Don't make legalizing settlements Israel's grave

By: Gilead Sher, Ami Ayalon and Orni Petruschka



The Levy Committee last week issued a report asserting that the Israeli settlements are legal according to international law and recommending the formal legalization of the unauthorized outposts, including those built on privately owned Palestinian land. This is a milestone because it is the first time such a claim has been made by an official body, appointed by an Israeli prime minister.

The committee went significantly further than the Israeli Supreme Court, which has consistently distinguished between private land either owned by Jews prior to the 1967 War or purchased by Jews in private transactions after the 1967 War; private land belonging to local Palestinian residents that was requisitioned by military order for security needs and handed over to the settlers; and land that was declared by a military order to be “state land.”

The problem, however, is not a judicial one. The three members of the committee, headed by retired Supreme Court Justice Edmund Levy, say they are not expressing an opinion as to whether it is politically prudent to continue with settlement activity, and rightly so. In fact, analyzing the legal angle will only make things more difficult for Israel, as its opponents will cite rulings made by international bodies such as the International Court of Justice in The Hague, leading to the further isolation of Israel.

The relevant discussion belongs in the national and political domains. And these domains, cannot reconcile Zionism with ruling some 2.5 million Palestinians, lacking full and equal citizenship rights, over the course of many decades. Continued settlement activity makes the two-state solution impossible, and any report saying it is legal simply distances Israel even farther from the Zionist vision.

Past pullouts had nothing to do with legal considerations. Israel chose to withdraw from the Sinai Peninsula in the early 1980s and the Gaza Strip in 2005 not because it had suddenly acknowledged the legal problems associated with the settlements there, but because such a move served its best long-term national interests. And even though the Gaza disengagement was very poorly handled both in the way Israel departed from these areas and in the way it relocated the uprooted settlers, nobody in the Israeli mainstream thinks it would be wise for Israel to go back there and reestablish the settlements. This proves that other considerations dictate Israeli actions.

Nobody but its own people and government will save Israel from going down a suicidal path.
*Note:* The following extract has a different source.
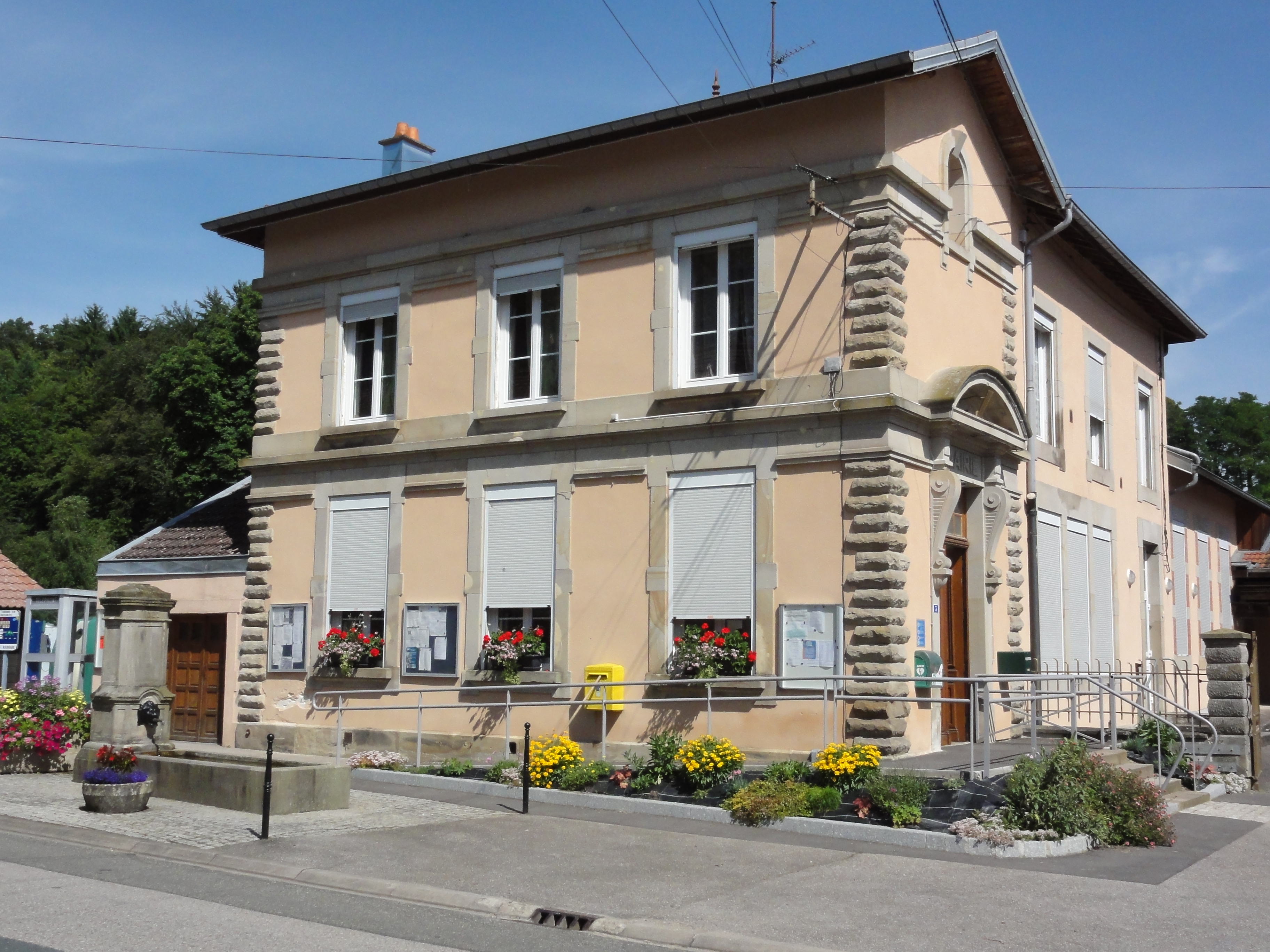 Bréménil (M-et-M) fontaine et mairie

Rather than opening up a futile discussion over the legality of the settlements, Israel should take steps that promote returning to negotiations while at the same time advancing a reality of two states. Israel should declare that it is ready at any moment to resume negotiations for achieving a two-state solution, that it has no sovereignty claims over areas east of the separation fence and that it will negotiate over areas between the 1967 borders and the fence in order to be able to meet its security and demographic objectives under a permanent two-state agreement.

Further, Israel should take constructive unilateral steps, stopping all settlement activity east of the fence and starting to plan for the relocation of about 100,000 settlers who currently live there, so as to not to repeat the failed implementation of the settlers’ return from the Gaza Strip. It should also enact a voluntary evacuation law that would allow the settlers who so choose to resettle within Israel. Such a law will also allow for the compensation of settlers evacuating settlements built on private Palestinian land, such as Migron and Givat Ulpana in Beit El.

Israel should not withdraw the Israel Defense Forces from the areas east of the fence before an agreement is reached or until a robust international presence replaces it and takes security responsibility. Thus, through a series of constructive unilateral actions, gradual but tangible changes could begin to transform the situation and create a reality of two states.

The Levy report pushes the envelope of legal argumentation and negates the illegality of settlements in a pointless exercise. It would allow Israel to dig itself into an even deeper hole in the sand, like the proverbial ostrich, and avoid the reality that the country cannot remain a Jewish democracy without disengaging from 2.5 million Palestinians. Endorsing this report would achieve precisely the opposite, and the hole in the sand could well become the grave of the Zionist enterprise.

Ami Ayalon is a former commander of the Israeli Navy and head of the Israeli domestic security agency. Orni Petruschka is a high-tech entrepreneur and social investor. Gilead Sher was a peace negotiator and chief of staff to the Israeli prime minister from 1999 to 2001. The writers jointly founded Blue White Future as an Israeli non-partisan political movement focusing on the relocation of certain settlers to enable Israelis and Palestinians to reach a two-state solution.